- [Exercise aim]
Go to the line with "Lateral; left wrist" in the material below and copy from there through the line with "Left wrist plain", exactly. Pictures are not copied.

- [Exercise materials]
#####
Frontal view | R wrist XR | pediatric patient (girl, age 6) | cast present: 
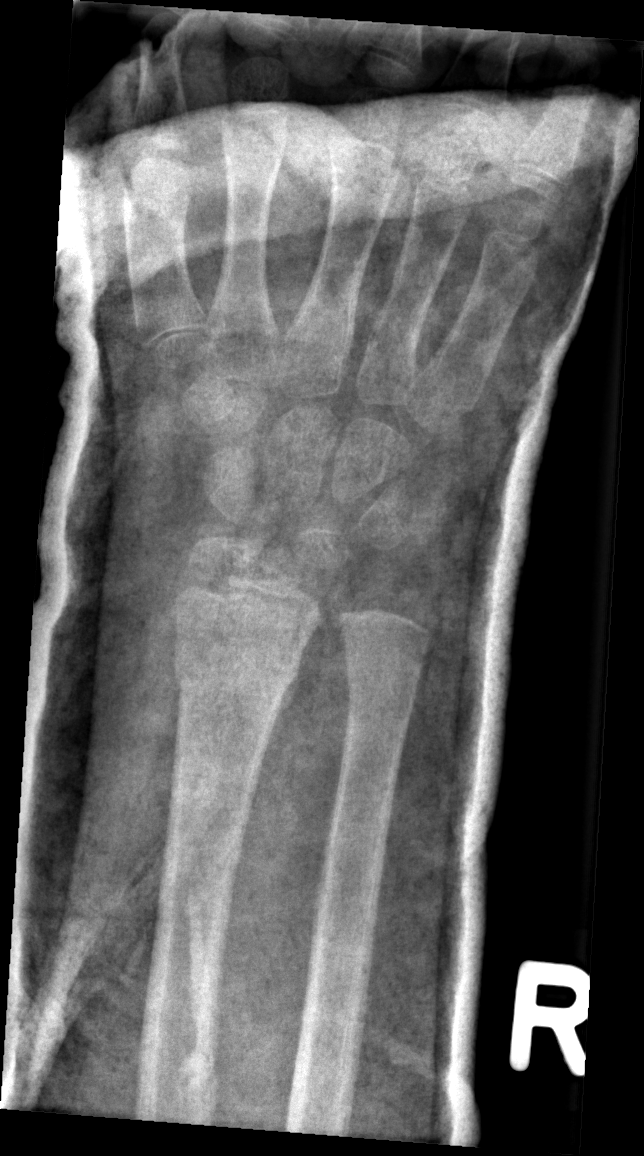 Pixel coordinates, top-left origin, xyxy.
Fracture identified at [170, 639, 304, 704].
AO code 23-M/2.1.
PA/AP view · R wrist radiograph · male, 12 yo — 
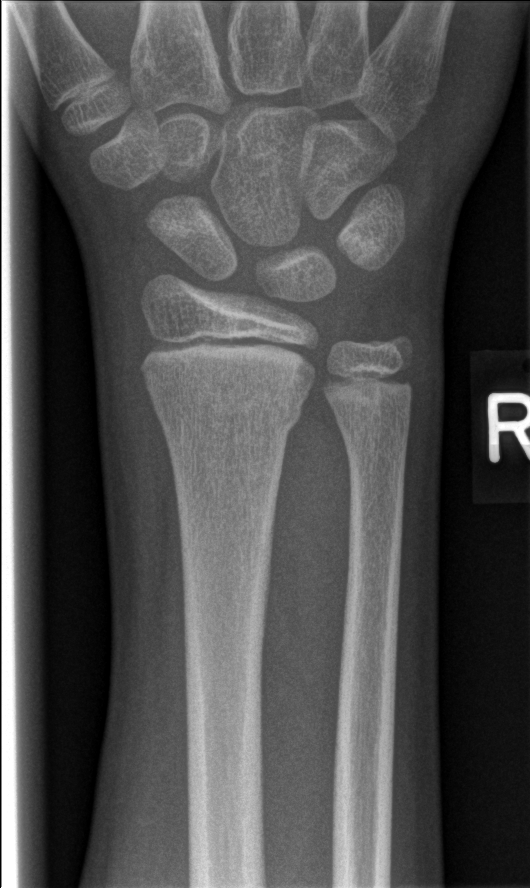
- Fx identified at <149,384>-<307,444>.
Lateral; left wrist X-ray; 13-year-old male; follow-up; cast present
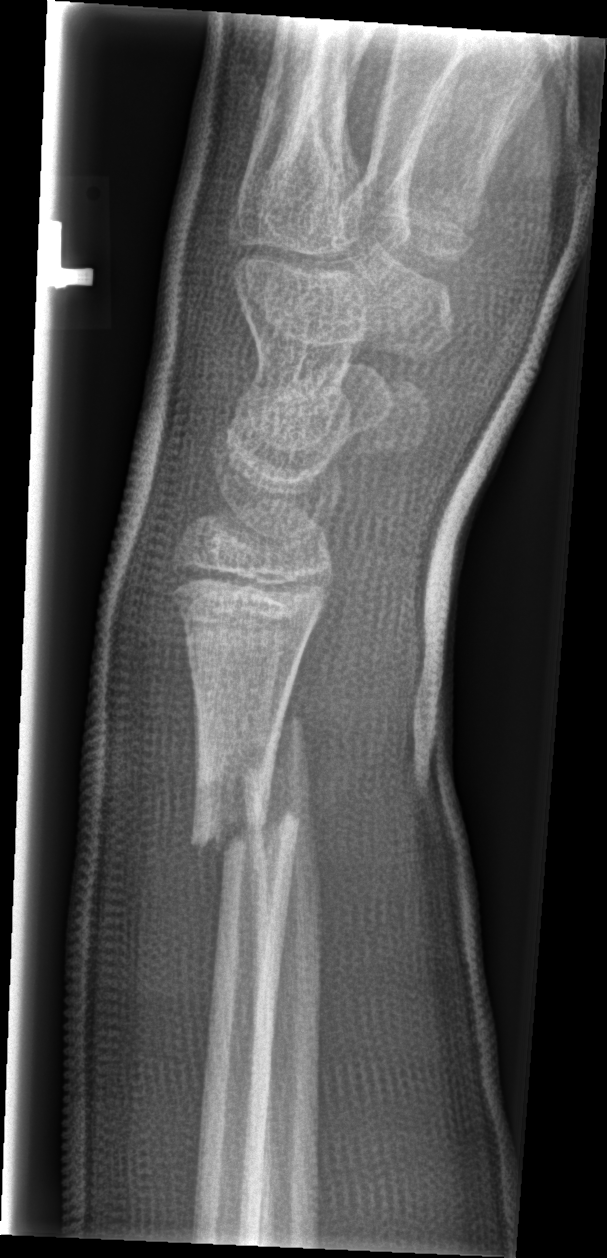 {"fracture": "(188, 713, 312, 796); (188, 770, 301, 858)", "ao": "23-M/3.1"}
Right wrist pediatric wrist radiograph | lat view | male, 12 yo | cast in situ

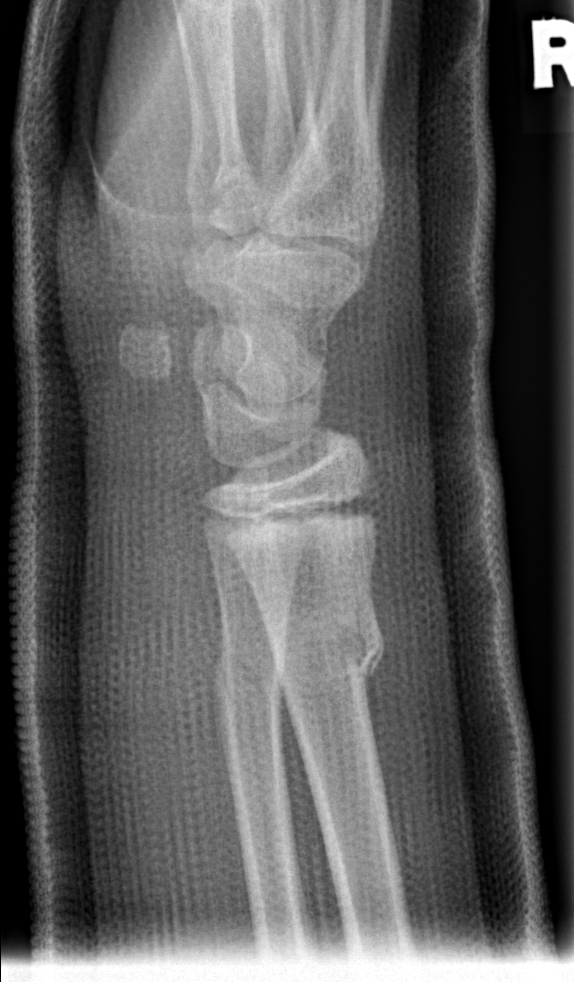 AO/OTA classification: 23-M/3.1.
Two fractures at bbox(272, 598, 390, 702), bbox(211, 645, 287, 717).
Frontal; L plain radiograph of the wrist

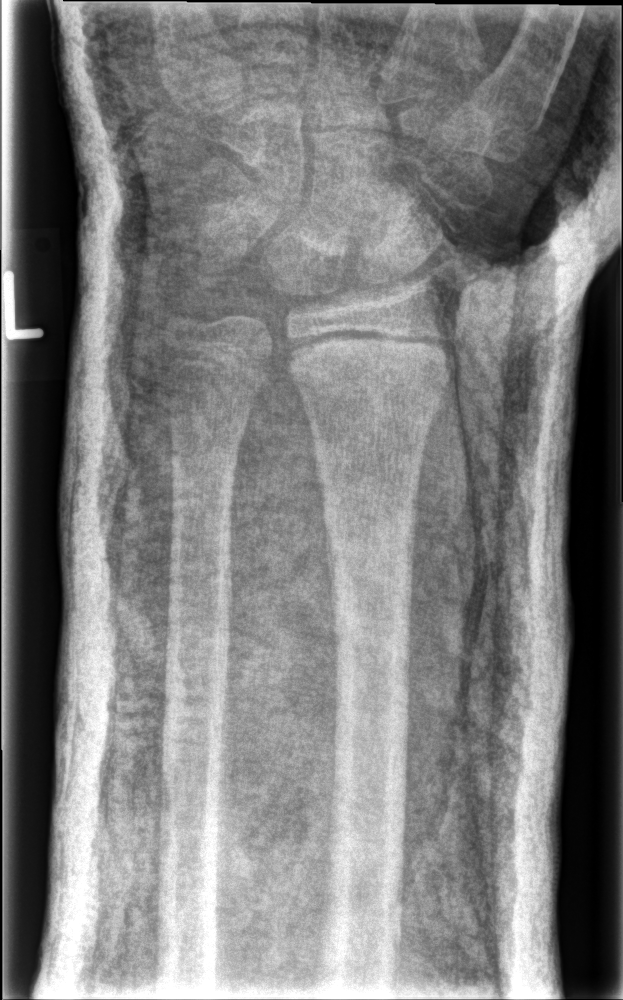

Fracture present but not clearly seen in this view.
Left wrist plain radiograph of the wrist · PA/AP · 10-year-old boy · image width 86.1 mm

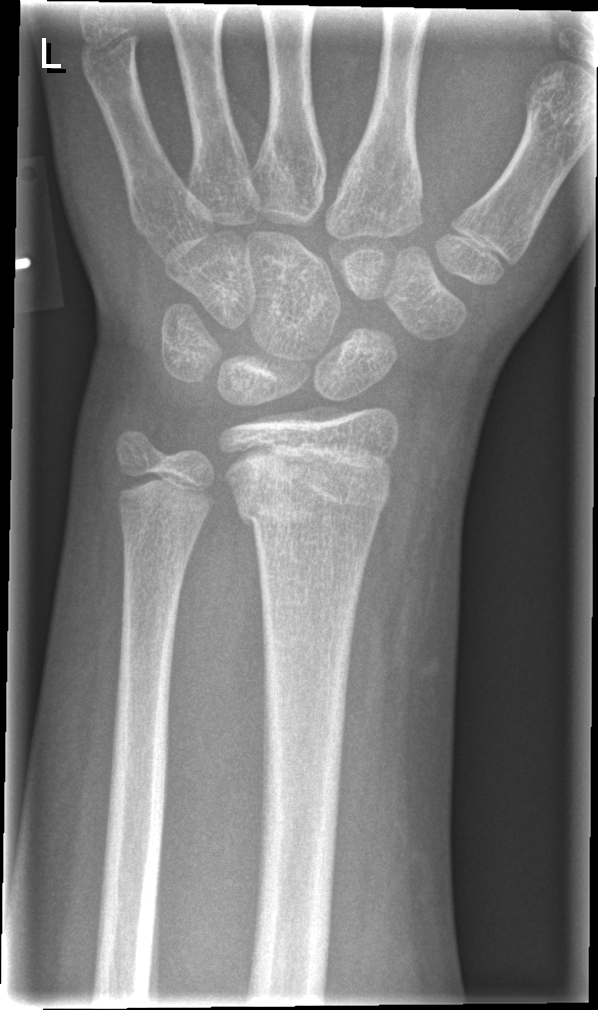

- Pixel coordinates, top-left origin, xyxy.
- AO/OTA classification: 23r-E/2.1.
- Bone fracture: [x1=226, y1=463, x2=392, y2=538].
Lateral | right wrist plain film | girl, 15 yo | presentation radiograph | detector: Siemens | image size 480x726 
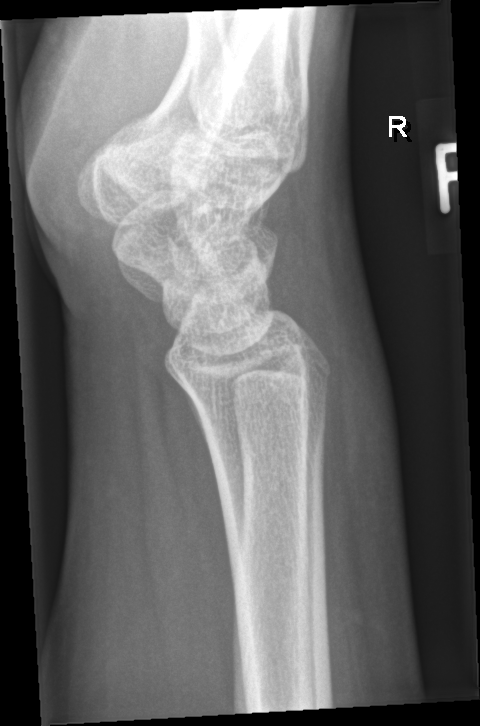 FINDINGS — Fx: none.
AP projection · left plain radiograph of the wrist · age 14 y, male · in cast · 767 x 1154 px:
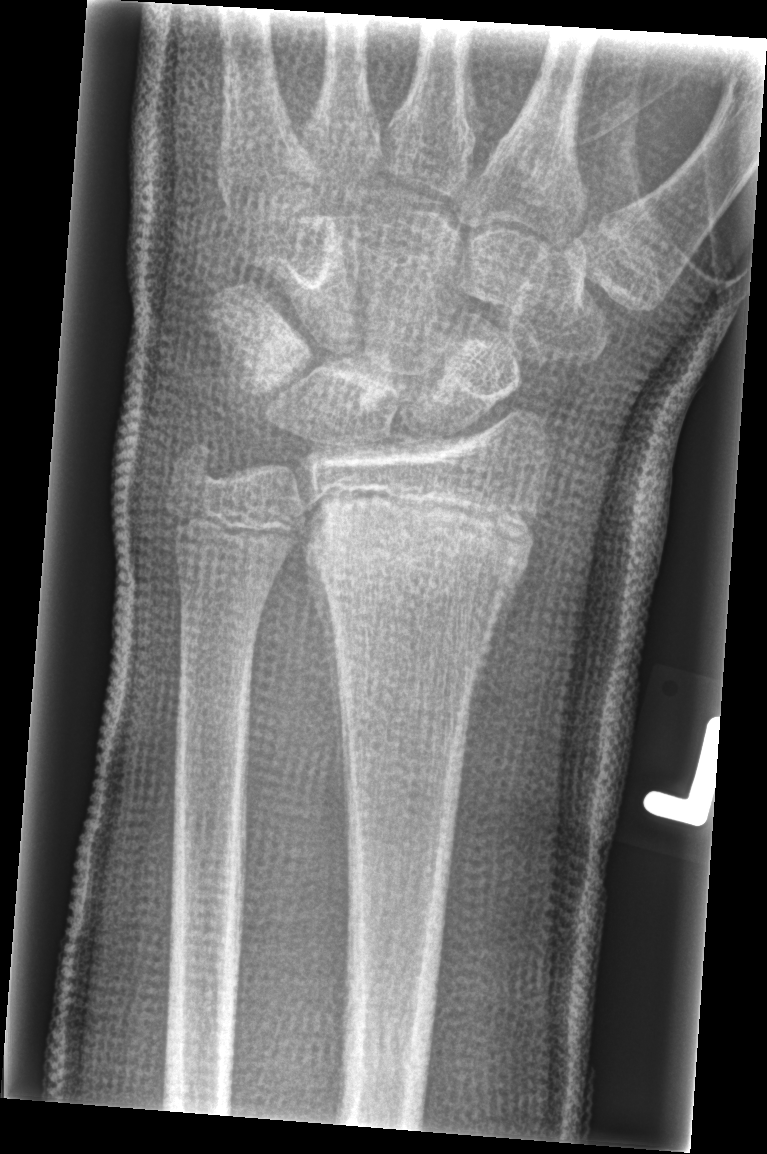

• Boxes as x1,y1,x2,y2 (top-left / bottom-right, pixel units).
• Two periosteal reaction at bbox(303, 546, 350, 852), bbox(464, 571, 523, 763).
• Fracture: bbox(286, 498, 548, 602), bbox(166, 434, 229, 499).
#####
- [Answer space]
Lateral; left wrist X-ray; 13-year-old male; follow-up; cast present
 {"fracture": "(188, 713, 312, 796); (188, 770, 301, 858)", "ao": "23-M/3.1"}
Right wrist pediatric wrist radiograph | lat view | male, 12 yo | cast in situ

 AO/OTA classification: 23-M/3.1.
Two fractures at bbox(272, 598, 390, 702), bbox(211, 645, 287, 717).
Frontal; L plain radiograph of the wrist


Fracture present but not clearly seen in this view.
Left wrist plain radiograph of the wrist · PA/AP · 10-year-old boy · image width 86.1 mm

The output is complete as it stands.